All major settlements in Saskatchewan were once in the north. Cumberland House, Reindeer Lake (Southend), Lac La Ronge, Pelican Narrows, Green Lake, Île-à-la-Crosse, Buffalo Narrows, La Loche, and Fond du Lac all began as fur-trade communities. Many Saskatchewan residents today would be hard-pressed to locate them on a map.
By the mid-19th century, a distinct society – one based on hunting and trapping and centred around water-based communities with a trading post and sometimes a mission – had taken shape in northern Saskatchewan. It was largely Indigenous in makeup. It was also separated from the prairie south. The major trade route ran east to west from Cumberland House up along the Churchill River through Île-à-la-Crosse and Portage La Loche to Fort Chipewyan and the Mackenzie River.
The region's isolation would become more pronounced in the early 1880s, when the Canadian Pacific Railway was built west from Winnipeg through Regina and Calgary. Settlement and development were largely restricted to the wheat farming on the southern prairies. Northern First Nation and Métis peoples, as vestiges of the old fur trade west, had no part in Saskatchewan's future.

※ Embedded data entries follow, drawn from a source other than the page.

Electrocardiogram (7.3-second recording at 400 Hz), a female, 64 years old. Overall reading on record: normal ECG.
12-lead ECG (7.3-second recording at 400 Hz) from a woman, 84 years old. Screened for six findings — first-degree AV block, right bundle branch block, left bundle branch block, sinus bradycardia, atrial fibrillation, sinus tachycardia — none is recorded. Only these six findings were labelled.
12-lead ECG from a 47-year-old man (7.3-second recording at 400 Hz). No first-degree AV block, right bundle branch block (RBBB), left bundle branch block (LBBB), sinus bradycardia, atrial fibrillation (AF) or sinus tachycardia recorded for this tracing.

That certainly appeared to be the case according to the 1906 western census: less than one per cent of Saskatchewan's population lived in the north. The Saskatchewan government's gaze consequently rarely extended to the north, where it gladly abdicated any meaningful presence in favour of the Anglican and Roman Catholic churches, the Royal Canadian Mounted Police and the Hudson's Bay Company.
It wasn't until after the Second World War that northern Saskatchewan and its rich and diverse natural resources came to be part of provincial post-war development plans. The Great Depression had staggered Saskatchewan because of its overdependence on agriculture, and after the war, the government began to look for ways to diversify the economy to try to make it less vulnerable.

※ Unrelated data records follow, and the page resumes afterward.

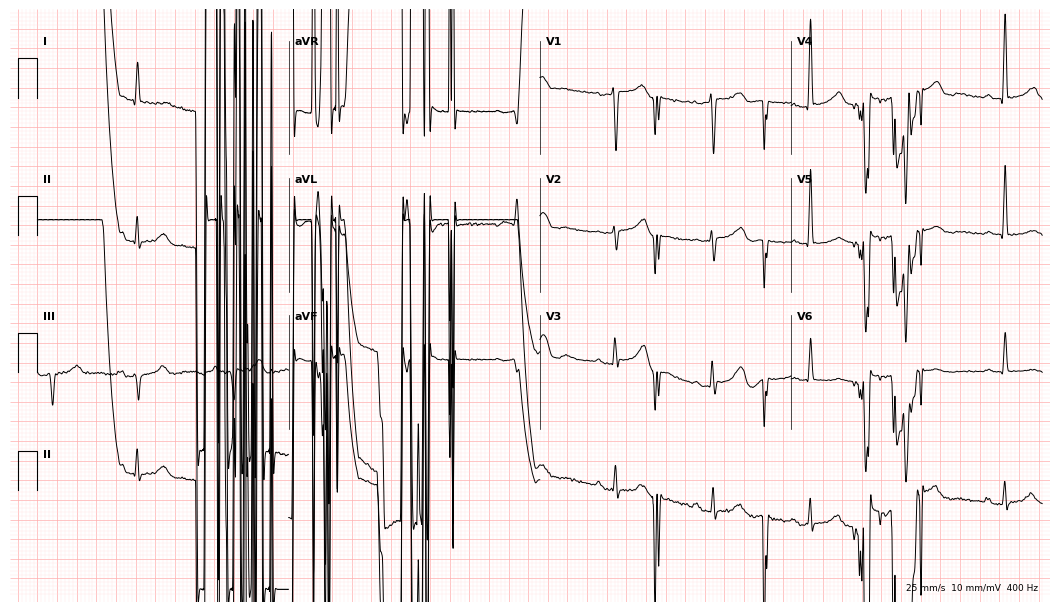
Electrocardiogram, a woman, 85 years old. Of the six screened findings (first-degree AV block, right bundle branch block (RBBB), left bundle branch block (LBBB), sinus bradycardia, atrial fibrillation (AF), sinus tachycardia), none is recorded.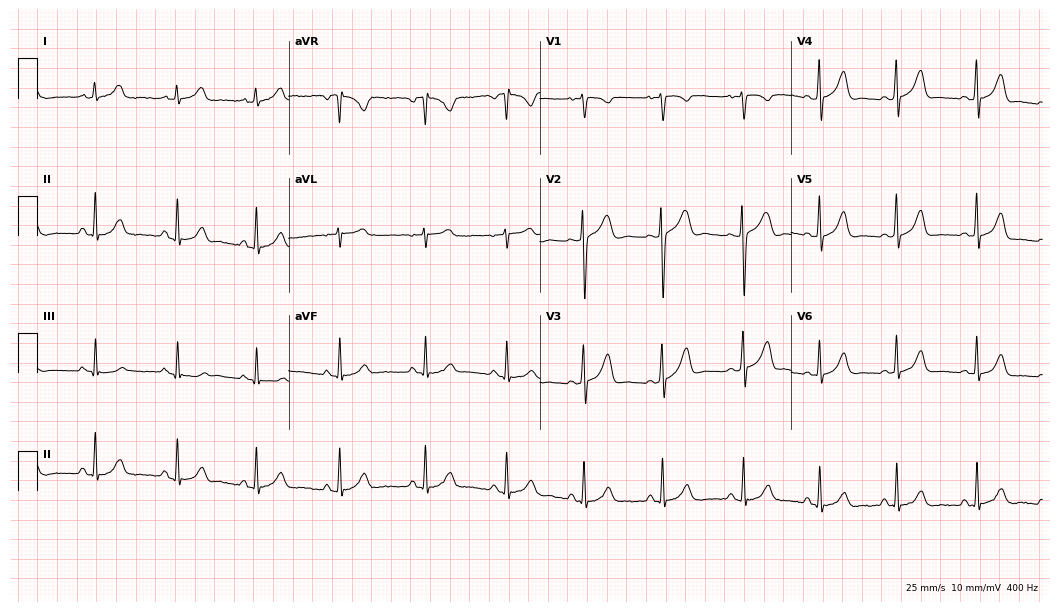
ECG (10.2-second recording at 400 Hz) — an 18-year-old woman. Labelled as a normal ECG.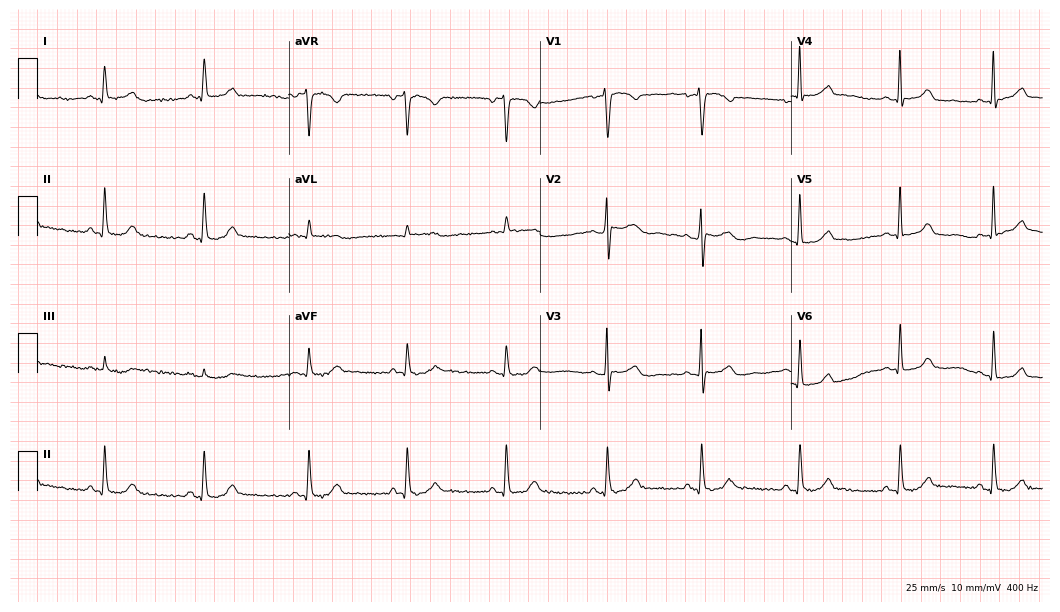
Standard 12-lead ECG recorded from a woman, 54 years old (10.2-second recording at 400 Hz). Read as a normal ECG.

Northern forestry and mining were part of the new Saskatchewan in the latter half of the 20th century, but northern Indigenous peoples initially played little to no role in these resource industries. In effect, there were two northern societies: one that was white and well-off, and another that was Indigenous and poor. This colonialism extended to the provincial government. Saskatchewan may complain about a distant, insensitive Ottawa, but Regina acted much like an imperial government in the province's north.
Today, Indigenous peoples are playing an increasingly larger role in new economic development. At the same time, many continue to pursue a traditional lifestyle and practise their cultural traditions as best they can. Theirs is a unique way of life with its own rhythm, centred on the land and water. Indeed, some have never left their home community – at least, up until now, when wildfires have turned them into refugees.
People have complained about the wildfire smoke that has drifted southward and made outside activity difficult, if not dangerous. But spare a thought to the thousands who fled on short notice, forced to leave behind a world that has meant so much to them for generations. Thousands have begun to return, but others may not be back for some time, not knowing what the fires will have destroyed. And it will take longer to rebuild what they have lost.
That's why the largely Indigenous firefighting crews have battled so hard to save what they can. For Canadians, especially those living in Saskatchewan, this may be 'another country altogether' – but for so many displaced people, it's home.